Posts Tagged ‘Bangkok


Photographs: Marcus Bunyan. ‘Oblique’ 2019

March 2019


Marcus Bunyan (Australian, born England 1958) 'Untitled' 2019 From the series 'Oblique'


Marcus Bunyan (Australian, born England 1958)
From the series Oblique
Digital colour photograph



Here is a new body of work shot mainly from moving taxi windows in Bangkok and surrounds, interspersed with still, Zen-like images.

With the moving images, you have to anticipate by a couple of seconds the movement of the taxi and the release of the shutter so you have no idea what the image will actually be. Your sense of previsualisation is completed on feel and instinct. You trust the world to provide the image which you are looking for. I enjoy them, they give me pleasure and contentment in their creation.



In terms of defining the concept of the oblique we can say that: “The oblique is fundamentally interested in how a body physically experiences a space.”

In this case, both physically and spiritually.
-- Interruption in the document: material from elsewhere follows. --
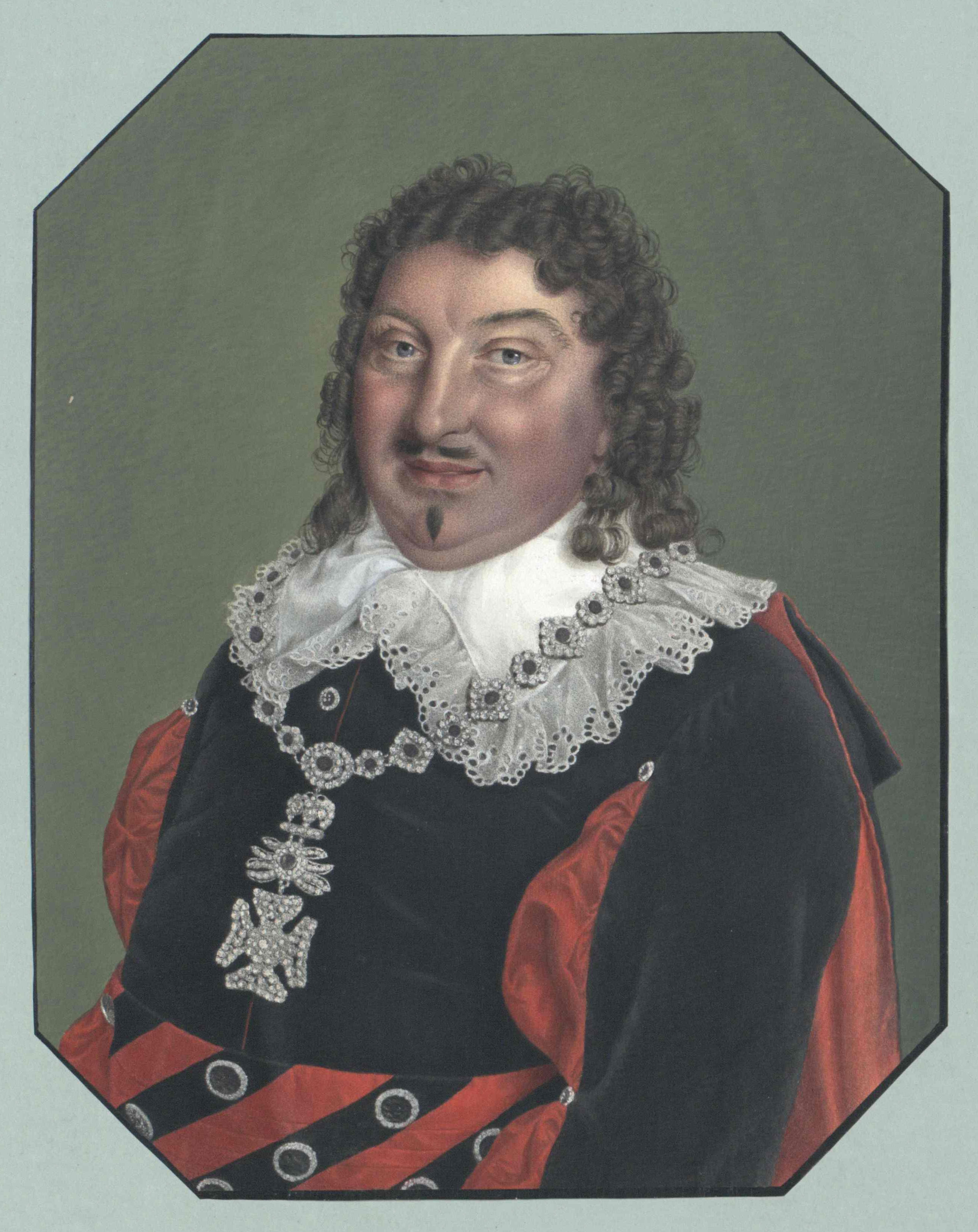 C. Krüger als Graf Almaviva in dem Lustspiele die beyden Figaro (Karl Friedrich Krüger als Graf Almaviva in Die beiden Figaro von Johann Friedrich Jünger nach Honoré François Richaud de Martelly, gegeben u. a. am Wiener Burgtheater), koloriert Wien, Österreichische Nationalbibliothek, Bildarchiv und Grafiksammlung, Porträtsammlung, Inventar-Nr. PORT_00147261_01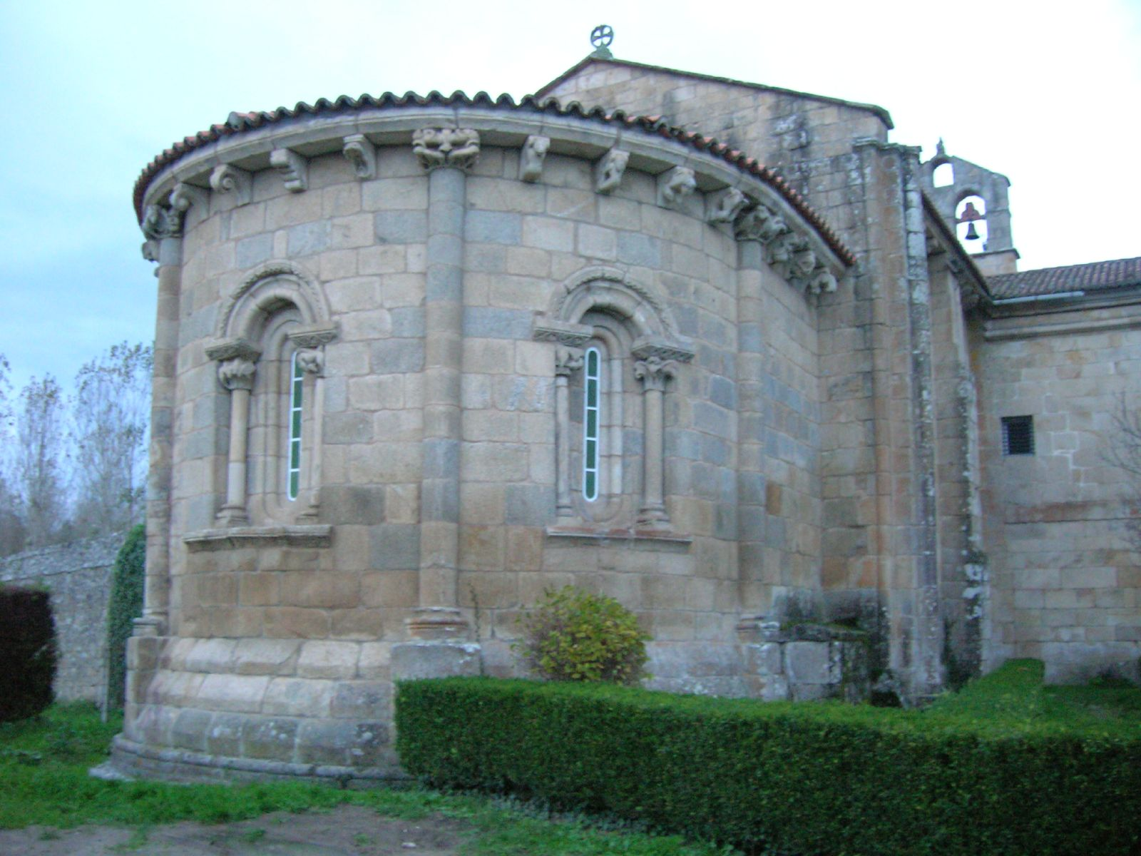 Cabecera románica de la iglesia.

The series investigates the concept through images of movement and stillness, fleeting glimpses of urban life intertwined with Zen-like images. The series is constructed not as a sequence, but as a “volume” where there is no beginning, no middle and no end. It is like a jewel that can be turned around and looked at from different perspectives, where no one perspective is the correct interpretation. Each volume has its own validity, its own uniqueness.

The images can also be read as a protest against death – no beginning, no middle, no end – where everything is connected to everything else. As Goethe observes in his Conversations with Eckermarm (5 June 1825):

“In nature we never see anything isolated, but everything in connection with something else which is before it, beside it, under it, and over it.”

Dr Marcus Bunyan

66 images
© Marcus Bunyan

Please note: the series is best viewed on a desktop computer with a large screen.



Alternative versions of the work can be found at Oblique B, Oblique C and Oblique D.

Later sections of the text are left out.